Por… Beatriz de Majo

Llegó la hora de comenzar a ver a China con una dosis menor de desdén. Dos trascendentes encuentros internacionales del año 2009, la Cumbre del Grupo de los 20 y el de Copenhague sobre el cambio climático, cuyos pobres resultados aún martillan en nuestras sienes, arrojaron como corolario que cualquier tema de trascendencia en cuya solución se involucre el planeta tiene que contar con el concurso del Dragón de Asia. Así de simple. Desde las potentes emisiones de CO2, responsables de una significativa fracción del calentamiento global, hasta las desviaciones en la paridad del yuan, capaces ellas de provocar importantes distorsiones en el comercio con los más grandes del mundo, son signos claros de que China ha pasado a ser un jugador élite en la dinámica mundial.

Con asombro, con envidia y hasta con dolor nos ha tocado constatar que mientras las grandes economías mundiales abordan el 2010 tambaleantes aún por los efectos de la crisis financiera de los dos últimos años, China se las arregló para hacer retornar su crecimiento económico a las tasas pretéritas cercanas a dos dígitos, lo que la llevó a ocupar un escaño sin retorno en la dinámica mundial.

No es poca cosa decir que el Imperio del Centro sobrepasó el PIB de Francia en el 2005, el del Reino Unido en el 2006, el de Alemania en el 2007 y que si no fuera por la debacle de los mercados mundiales en 2008 y 2009, también habría sobrepasado a la economía japonesa el año pasado? pero lo hará en este año que recién comienza. No es poca cosa tampoco constatar que sus reservas internacionales alcanzaron a sobrepasar los 2.250 millardos de dólares, mientras la primera economía planetaria, la americana, mantiene con el Imperio del Centro un déficit fiscal de 230 millardos de dólares. Tampoco es deleznable lo que los chinos han alcanzado a generar como fortaleza a nivel de su banca: las cinco primeras capitalizaciones bursátiles de 2009 tuvieron lugar en instituciones financieras de ese país.

Pero para los que no somos expertos entendedores de los intríngulis de las cifras macroeconómicas, es posible darse una idea de hasta dónde la prosperidad ha permeado a la sociedad china si tomamos en cuenta que, después de apenas 30 años de transformaciones aperturistas, en este momento la nación ya cuenta con 400 hipermillonarios cuya fortuna sobrepasa los 75 millardos de dólares, que hay medio millón de chinos cuyos ingresos se encuentran por encima de 1 millón de dólares y 4,7 millones de hogares en los que el poder de compra es equivalente a 30.000 dólares anuales.

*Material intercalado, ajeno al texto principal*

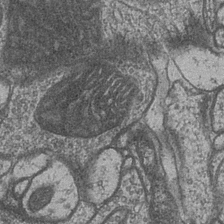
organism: Drosophila
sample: Optic medulla

Es cierto que en tránsito hacia una sociedad más equilibrada y justa, aún le queda un trecho por andar. Las fábricas chinas están llenas de héroes anónimos que viven con bastante menos que el mínimo aceptable en Occidente y aún 900 millones de campesinos pueblan una China rural que vive en el Medioevo.

Pero a la velocidad que el pueblo chino evoluciona, armado de una disciplina de trabajo encomiable, una inclinación a la innovación fuera de serie, y un apetito por enriquecerse sin parangón, no pasarán 30 años sin que se sienten en la primera fila de la dinámica mundial y pasen a dictar las reglas del mundo en el que vivimos todos.

Por eso insisto: ignorar al gigante es un error, también, superlativo.